Anti-aliasing is a common feature that slightly distorts how a scene is rendered. This prevents far objects from being rendered with sharp edges that would typically result in texture jittering and collisions. The current implementation deviates the origin ray direction that is first projected from the camera into the scene on a random distribution. More precisely, the first ray of each iteration is shot out from a random position within the same pixel. That way, we obtain a better average of the color of the pixel.
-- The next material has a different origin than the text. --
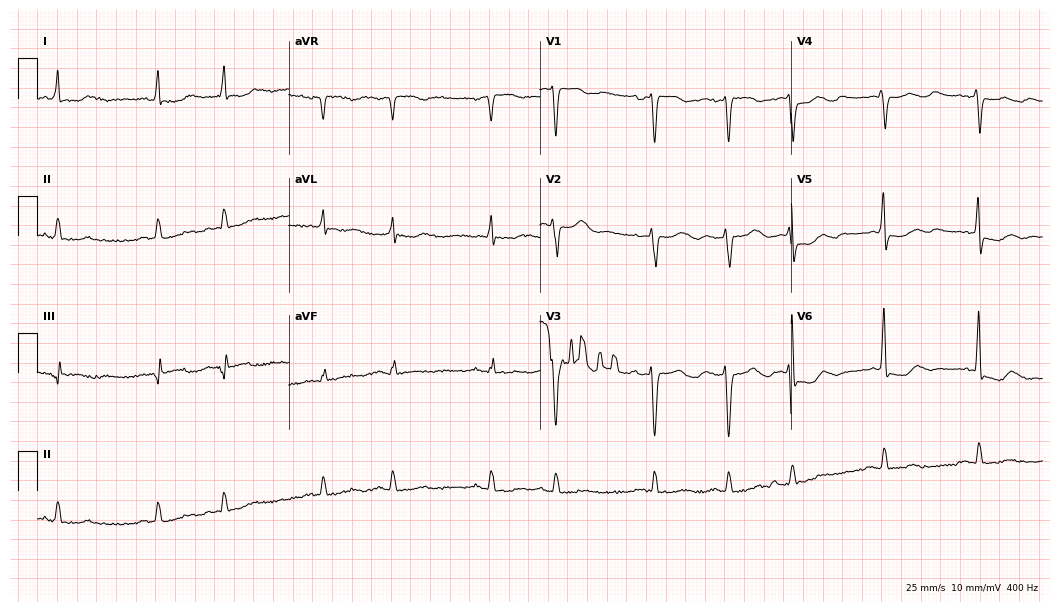
Electrocardiogram (10.2-second recording at 400 Hz), a male patient, 84 years old. Of the six screened findings (first-degree AV block, right bundle branch block, left bundle branch block, sinus bradycardia, atrial fibrillation, sinus tachycardia), none is recorded.

If we looked at a refractive material surface such as a plane of glass or clear plastic from a steep angle, the material ceases to demonstrate refractive properties and would show reflective properties instead. The current implementation mimics this behavior using Schlick's approximation in cases where the incident angle between the surface and the ray is sufficiently shallow, and snell's law in cases where the incident angle between the surface and the ray is sufficiently large.
With Schlick's Approximation:
There are four features intended to optimize the path tracer:
- First Iteration Caching
- Ray Stream Compaction
- Material Sorting
- Bounding Box
Benchmark: scene/cornell.txt
This section intends to measure the isolated rate of culling rays via stream compaction. More threads culled is correlated with improved performance. All renders begin with 640,000 rays. The values in the charts and number of rays remaining after each iteration.
Lower is better:
| Iteration | 1 | 2 | 3 | 4 | 5 | 6 | 7 | 8 |
|---|---|---|---|---|---|---|---|---|
| Depth 1 | 618771 | |||||||
| Depth 2 | 618771 | 450015 | ||||||
| Depth 3 | 618771 | 450015 | 348852 | |||||
| Depth 4 | 618771 | 450015 | 348852 | 279639 | ||||
| Depth 5 | 618771 | 450015 | 348852 | 279639 | 228985 | |||
| Depth 6 | 618771 | 450015 | 348852 | 279639 | 228985 | 189313 | ||
| Depth 7 | 618771 | 450015 | 348852 | 279639 | 228985 | 189313 | 157422 | |
| Depth 8 | 618771 | 450015 | 348852 | 279639 | 228985 | 189313 | 157422 | 131689 |
| Iteration | 1 | 2 | 3 | 4 | 5 | 6 | 7 | 8 |
|---|---|---|---|---|---|---|---|---|
| Depth 1 | 605474 | |||||||
| Depth 2 | 605474 | 587380 | ||||||
| Depth 3 | 605474 | 587380 | 570202 | |||||
| Depth 4 | 605474 | 587380 | 570202 | 554235 | ||||
| Depth 5 | 605474 | 587380 | 570202 | 554235 | 538737 | |||
| Depth 6 | 605474 | 587380 | 570202 | 554235 | 538737 | 523410 | ||
| Depth 7 | 605474 | 587380 | 570202 | 554235 | 538737 | 523410 | 509205 | |
| Depth 8 | 605474 | 587380 | 570202 | 554235 | 538737 | 523410 | 509205 | 495054 |
Benchmark: scene/cornellOBJ.txt
This section intends to measure the efficacy of each optimization in isolation and finally all together. Effectiveness is measured in runtime. Lower runtime is better. Runtime is determined by the total clocktime for the path tracer to complete 100 iterations under the following condition:
- No optimization
- With first iteration caching
- With ray stream compaction
- With material sorting
- With bounding box
- With first iteration caching, ray stream compaction, material sorting, and bounding box
| Time (s) | |
|---|---|
| No Optimization | 778 |
| 1st Iter Cache | 624 |
| Ray Compaction | 228 |
| Material Sorting | 770 |
| Bounding Box | 704 |
| All Optimization | 209 |
Note that my render times for a simple mesh are extraordinarily high. Therefore, I do not believe my results are even close to representative of correctly implemented optimizations. I believe that I have instantiated, or at least incorrectly launched, my kernels such that OBJ rendering is almost serialized.